→ **Entries shown**:
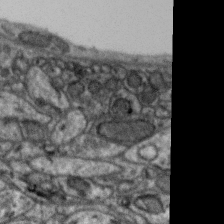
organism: Zebra finch
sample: Brain
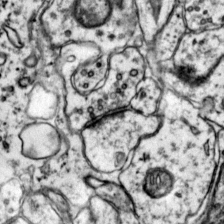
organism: Mouse
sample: Primary visual cortex
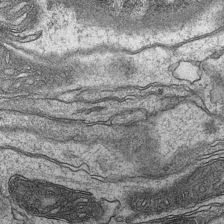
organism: Mouse
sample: CA1 Hippocampus
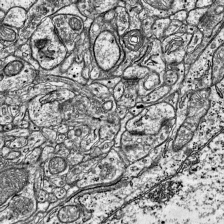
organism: Mouse
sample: Visual Cortex
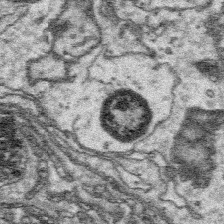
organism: Platynereis dumerilii
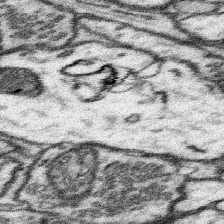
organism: Mouse
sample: Somatosensory cortex neuropil
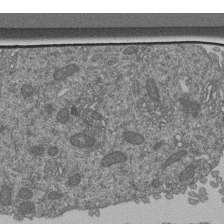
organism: Human
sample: Retinal organoid Rod and Cone cells
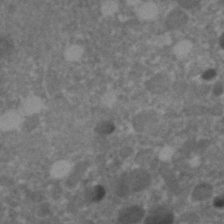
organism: C. elegans
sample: C. elegans embryo
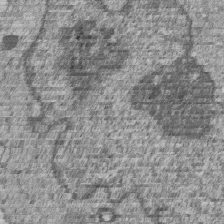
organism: Human
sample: MDA-MB-231 cells
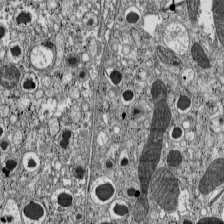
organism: C57BL Mouse
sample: Pancreatic islet
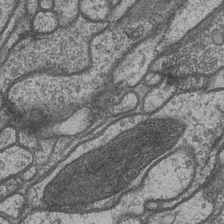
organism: Drosophila
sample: Optic medulla
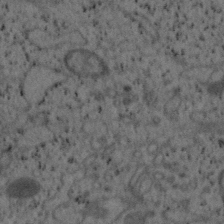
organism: Human
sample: HeLa cells
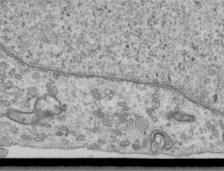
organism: Human
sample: Centriole in RPE cells
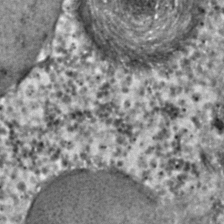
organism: C. elegans
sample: C. elegans embryo
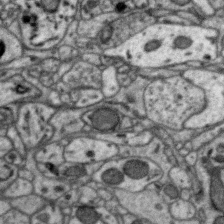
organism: Zebra finch
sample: Brain
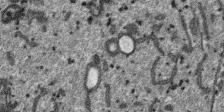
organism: Human
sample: Lung epithelial cells infected with SARS-CoV-2
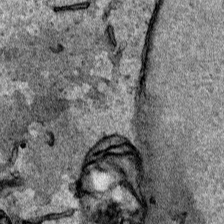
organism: Human
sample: Mitochondria in HCT116 cells
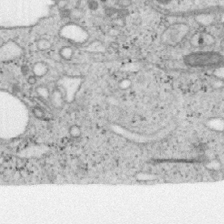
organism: Mouse
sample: OT-I killer T cells with ID8 ovarian cancer cells
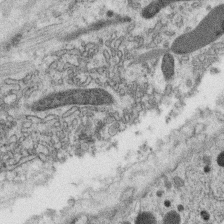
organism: C. elegans
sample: C. elegans oocyte; sperm cells
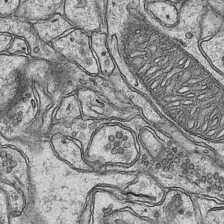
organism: Mouse
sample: CA1 Hippocampus
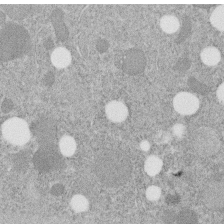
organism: C. elegans
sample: C. elegans embryo early stage
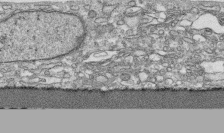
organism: Human
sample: CRL-1474
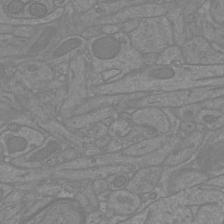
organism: Mouse
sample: Cortical neurons
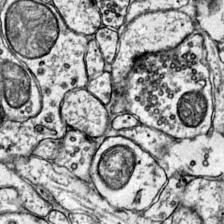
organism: Mouse
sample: Primary visual cortex

→ **Exercise**: Please write out all the data word for word, but keep every picture out.

→ **Reply**:
organism: Zebra finch
sample: Brain
organism: Mouse
sample: Primary visual cortex
organism: Mouse
sample: CA1 Hippocampus
organism: Mouse
sample: Visual Cortex
organism: Platynereis dumerilii
organism: Mouse
sample: Somatosensory cortex neuropil
organism: Human
sample: Retinal organoid Rod and Cone cells
organism: C. elegans
sample: C. elegans embryo
organism: Human
sample: MDA-MB-231 cells
organism: C57BL Mouse
sample: Pancreatic islet
organism: Drosophila
sample: Optic medulla
organism: Human
sample: HeLa cells
organism: Human
sample: Centriole in RPE cells
organism: C. elegans
sample: C. elegans embryo
organism: Zebra finch
sample: Brain
organism: Human
sample: Lung epithelial cells infected with SARS-CoV-2
organism: Human
sample: Mitochondria in HCT116 cells
organism: Mouse
sample: OT-I killer T cells with ID8 ovarian cancer cells
organism: C. elegans
sample: C. elegans oocyte; sperm cells
organism: Mouse
sample: CA1 Hippocampus
organism: C. elegans
sample: C. elegans embryo early stage
organism: Human
sample: CRL-1474
organism: Mouse
sample: Cortical neurons
organism: Mouse
sample: Primary visual cortex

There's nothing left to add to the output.